How to Make a Good Hire
How to Make a Good Hire
January is one of the busiest months for recruitment, as many employees start the New Year looking to change roles. However, with the war for talent intensifying post Brexit in the UK, companies are struggling to source quality talent, with skills shortages across many sectors, including engineering, construction, financial services. In order to attract a diverse range of talent, organisations have been encouraged to also target their recruitment adverts to the over 50s as well as the Millennials, and to avoid words such as ‘dynamic’ in order to appeal to the older generations.
Despite this skills shortage and the advances in technology and processes, leaders and managers often continue to recruit using very basic traditional methods including the ‘mini me’ technique, offering roles to individuals whom they feel are like themselves, only to discover a few months down the line that the similarities in personality and style can be very frustrating and that these individuals may have the same key development areas as the very people who employed them. In addition, despite this recurring error, many organisations still rely on the unreliable (0.07) interviewing process alone and do not invest in relevant and robust Talent Assessment Tools, such as Personality Profiles and Occupational Tests as well as Competency/Behaviour/Situation based interviews, which can all provide an accurate overview of the likely working style, behaviours and potential of the candidate.
Despite all the research in to competence and behaviour and the wide range of recruitment and assessment tools available, so many companies still rely on traditional CVs and interviews, which concentrate on education, skills and work experience. Frequently managers and leaders are employed because of their seniority or technical knowledge, not on their ability to lead and motivate their teams. According to research by Gallup ‘only about one person in 10 has the natural talent to be a great manager’ and a staggering 82% of companies surveyed feel they have made the wrong choice of hire, which is often a very costly mistake.
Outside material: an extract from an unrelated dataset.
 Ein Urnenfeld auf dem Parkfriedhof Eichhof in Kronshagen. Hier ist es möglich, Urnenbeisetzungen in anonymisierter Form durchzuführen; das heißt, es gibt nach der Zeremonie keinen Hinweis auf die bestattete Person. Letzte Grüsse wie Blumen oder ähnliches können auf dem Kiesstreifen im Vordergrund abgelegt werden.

Spotting natural talent and leadership potential is not easy, but Assessment Tools are highly beneficial in the selection process and companies who invest in them tend to have stronger brands, lower employee turnover and higher customer satisfaction levels. The cost of poor hires has been well documented, along with the ensuing challenges of trying to ‘move on’ the managers who were employed too swiftly or without a robust recruitment process. Poor managers and leaders can contribute to driving away quality talent as well as causing disengagement and damaging the brand and customer perception.
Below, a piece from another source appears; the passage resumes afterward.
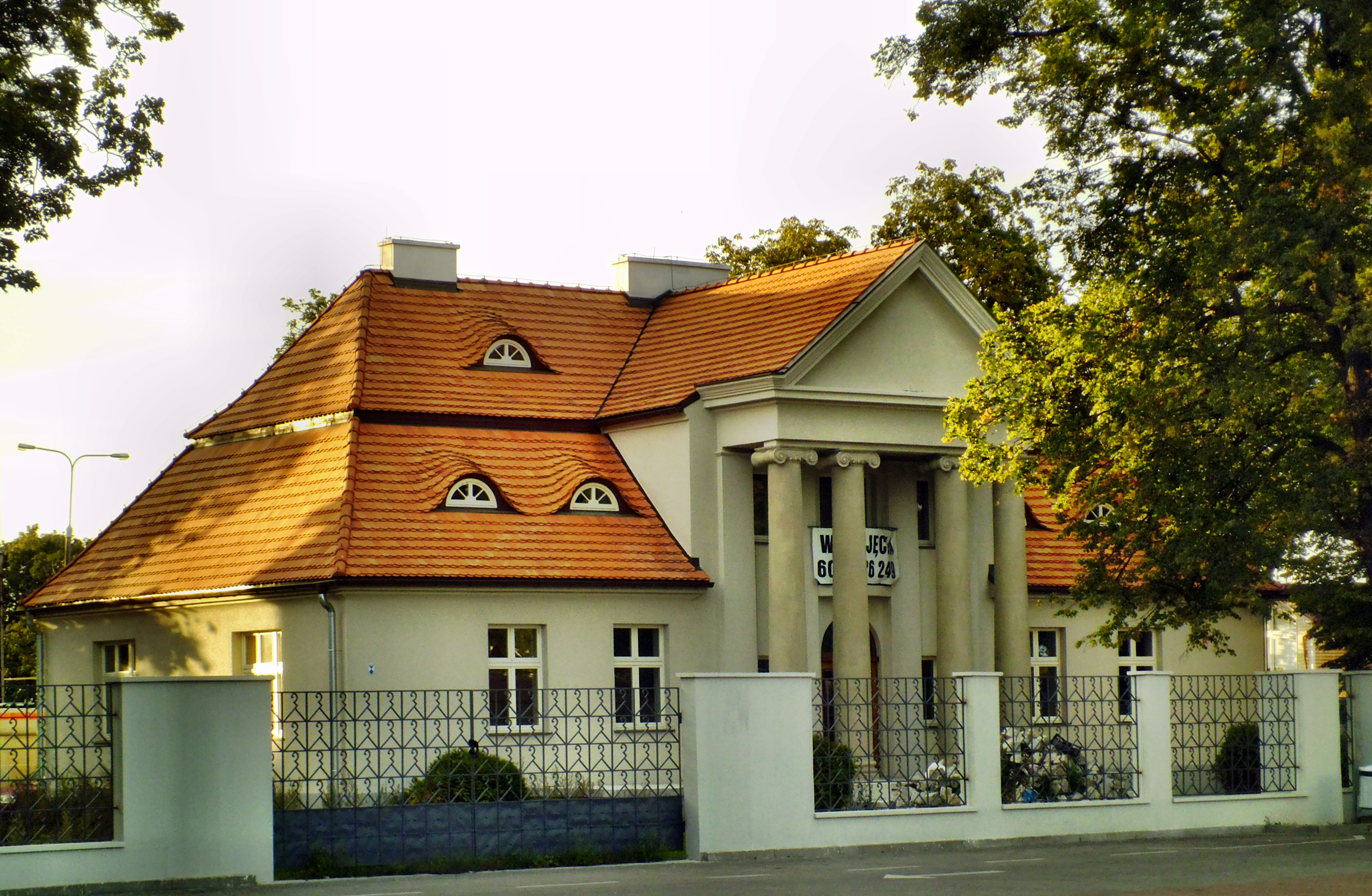 Gdynia Chylonia, ul. Chylońska 112a - dwór w zespole dworskim

If you attain the right managers and leaders, who have been assessed according to proven global leadership and management competencies and associated behaviours, they are highly likely to be able to inspire and engage team members and achieve significant business growth. According to Gallup, with the right management hires organisations can achieve 27% higher revenue per employee than the average. By using a structured and scientific approach to selection with Assessment Centres and psychometric tests at all levels, organisations can predict future potential, obtain objective decisions, build strong initiatives in Talent Management and Succession Planning, tackle unconscious bias and diversity as well as reducing future performance management issues. With the right managers in place companies tend to see 70% higher engagement of their employees, as they are able to align their teams and performance with the strategy in order to improve overall effectiveness, staff retention and business performance.